This overview heatmap allows us to see the the correlation between all the variables that are in the dataset. 
* Positive correlation means when one variable increases, the other will increase as well
* Negative correlation means when one variable increases, the other will decrease

**B. Pairplot**

In [None]:
#sb.pairplot(data = data_Final_multi)

## Additional Information

Note: In order to perform following, please make sure you have updated your seaborn to version 0.11.0
You can run the command below to update your seaborn

In [None]:
pip install seaborn==0.11.0

### 1. Age vs Tenure

In [None]:
# Combine a distribution plot and a FacetGrid 
sb.displot(data_Final, x='tenure', col="age group", multiple="dodge")

In [None]:
sb.displot(data_Final, x='tenure', hue='age group', multiple='stack')

In [None]:
sb.displot(data_Final, x='tenure', hue='age group', element='poly')

In [None]:
sb.displot(data_Final, x='tenure', col="gender", multiple="dodge")

In [None]:
age_tenure=pd.DataFrame(data_Final[['age','tenure']])
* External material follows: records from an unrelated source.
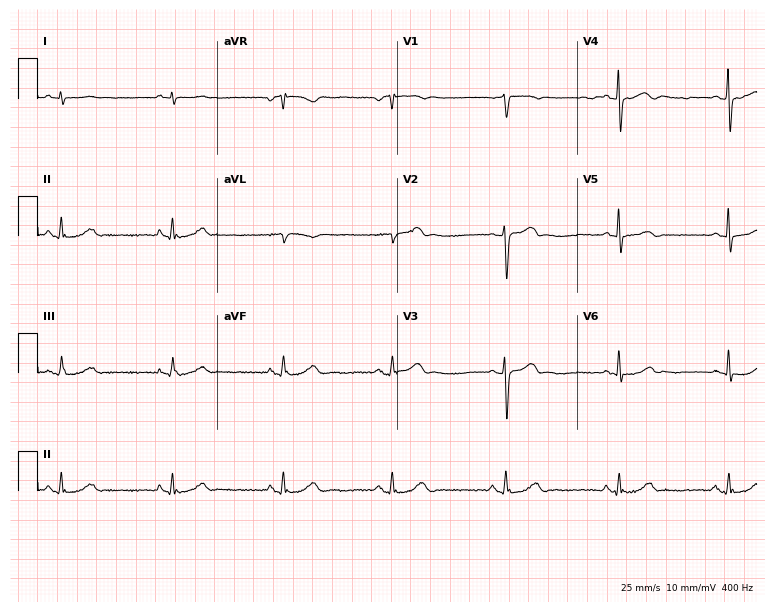
ECG (7.3-second recording at 400 Hz) — a man, 66 years old. Labelled as a normal ECG.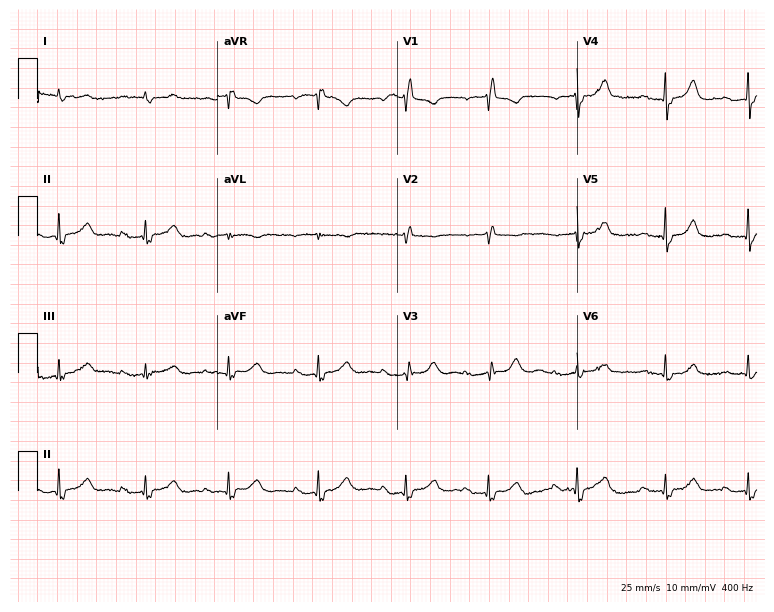
12-lead ECG from an 83-year-old male patient. Shows first-degree AV block.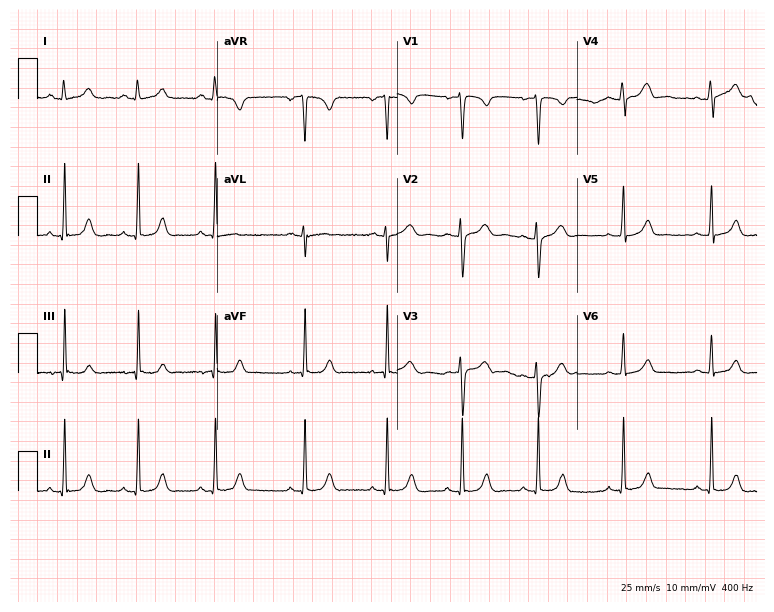
12-lead ECG from a 22-year-old female. Recorded interpretation: within normal limits.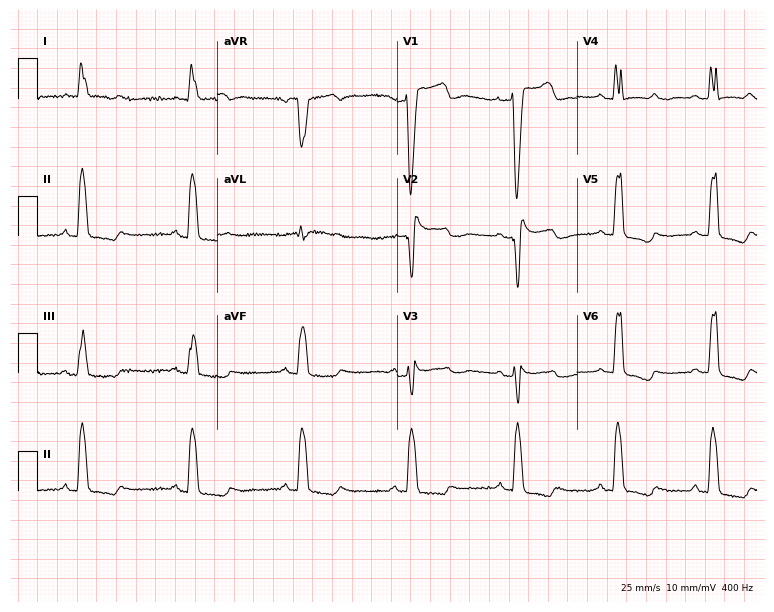
Resting 12-lead electrocardiogram. Patient: a female, 83 years old. The tracing shows left bundle branch block.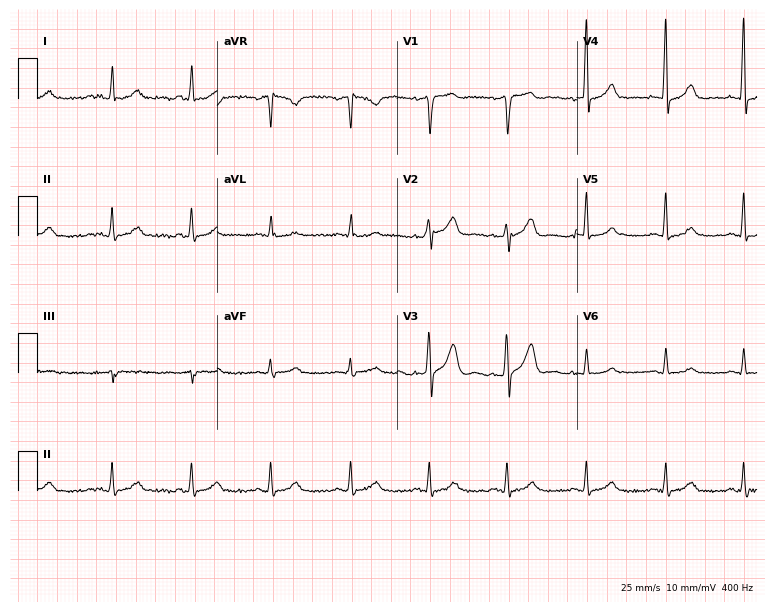
12-lead ECG from a 52-year-old male. Labelled as a normal ECG.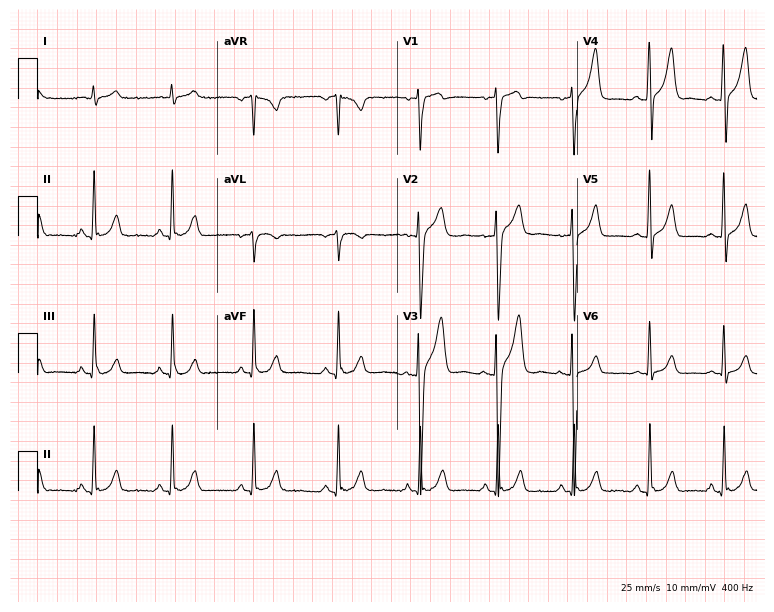
12-lead ECG from a man, 26 years old (7.3-second recording at 400 Hz). Recorded interpretation: within normal limits.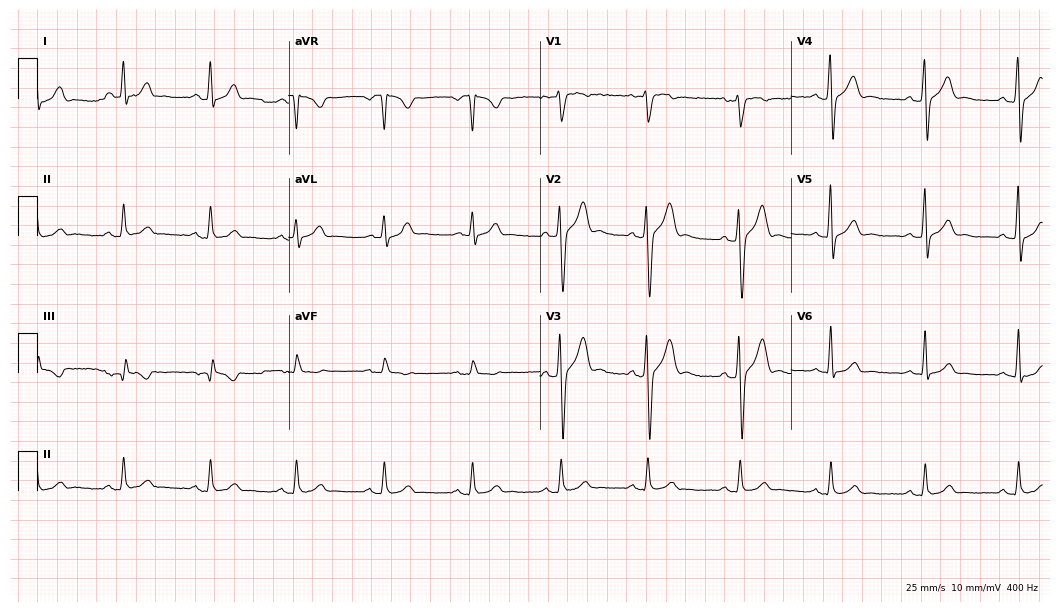
Standard 12-lead ECG recorded from a man, 35 years old (10.2-second recording at 400 Hz). Read as a normal ECG.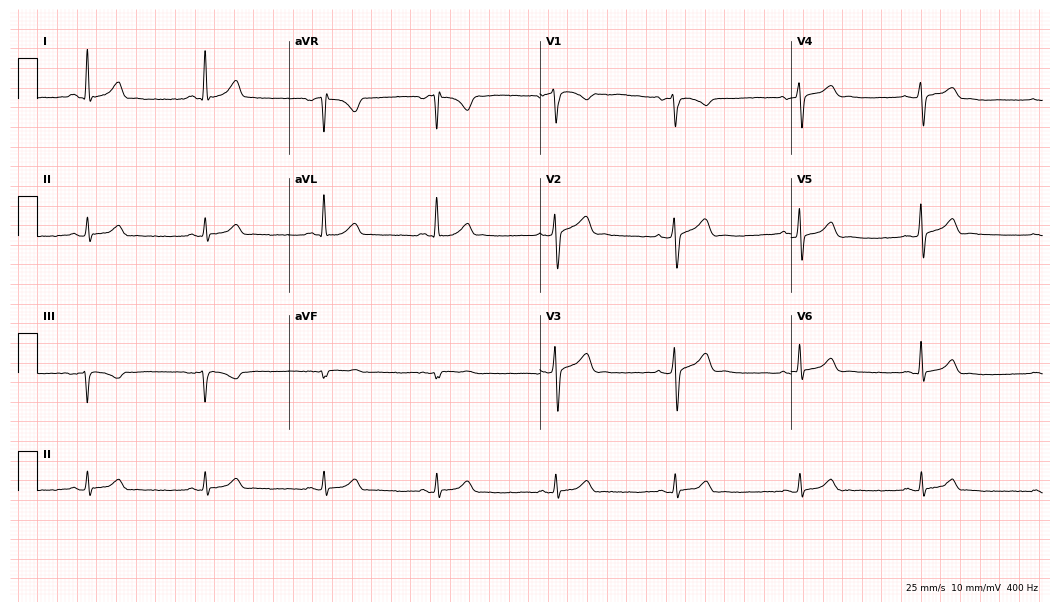
Electrocardiogram (10.2-second recording at 400 Hz), a 57-year-old male. Overall reading on record: normal ECG.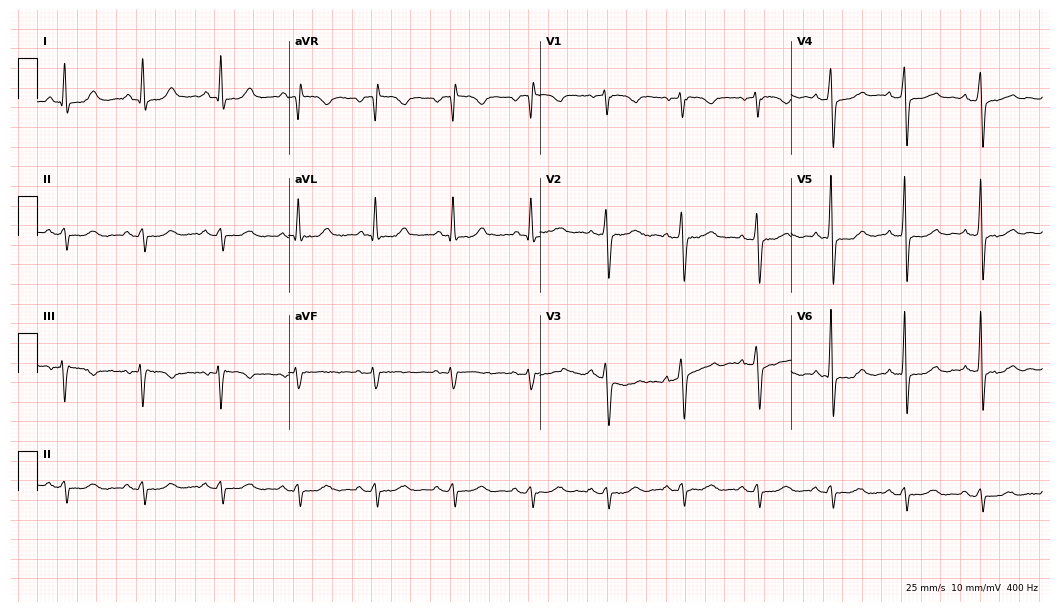
12-lead ECG from a 64-year-old woman. No first-degree AV block, right bundle branch block, left bundle branch block, sinus bradycardia, atrial fibrillation or sinus tachycardia recorded for this tracing. Other findings, if any, are not listed.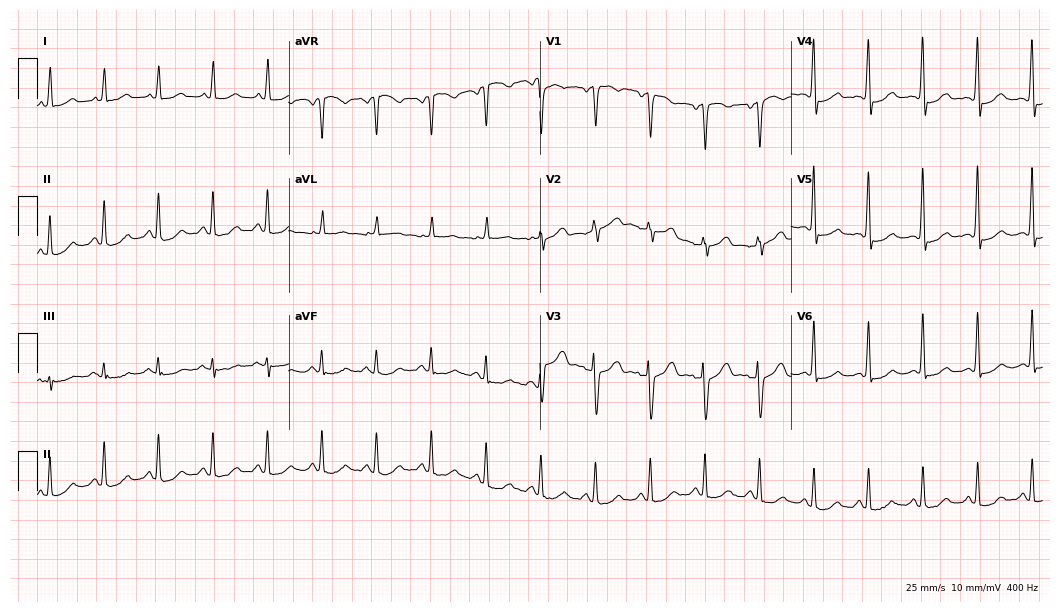
Standard 12-lead ECG recorded from a 56-year-old woman. The tracing shows sinus tachycardia (a sinus rate of 100 beats per minute or more).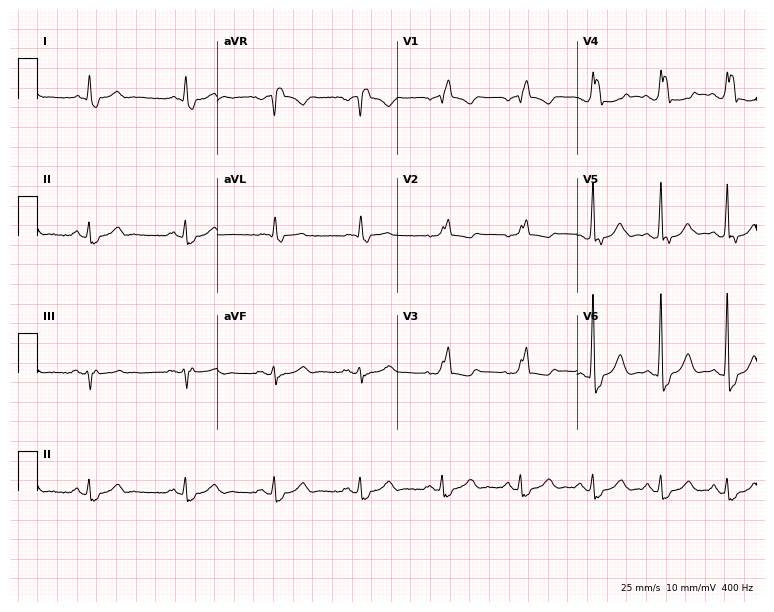
ECG (7.3-second recording at 400 Hz) — a 76-year-old male. Findings include right bundle branch block (RBBB).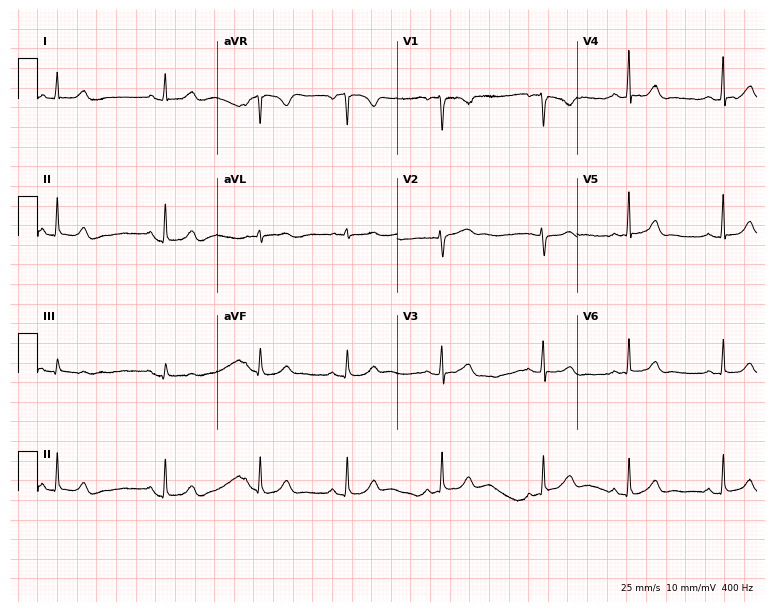
12-lead ECG from a woman, 23 years old. Recorded interpretation: within normal limits.

To extract age and tenure from the data set

In [None]:
sb.catplot(y = 'age', data = age_tenure, kind = "count", height = 20)

From the catplot, we are able to the there are 2 distint group of user ranging from 13-30 years old and 40-70 years old.

In [None]:
age_tenure1 = age_tenure[age_tenure['age'] < 30 ]

In [None]:
f, axes = plt.subplots(1, 1, figsize=(16, 8))
sb.boxplot(x = 'age', y = 'tenure', data = age_tenure1)

In [None]:
age_tenure2 = age_tenure[age_tenure['age'].between(39, 71, inclusive=False)]

In [None]:
f, axes = plt.subplots(1, 1, figsize=(16, 8))
sb.boxplot(x = 'age', y = 'tenure', data = age_tenure2)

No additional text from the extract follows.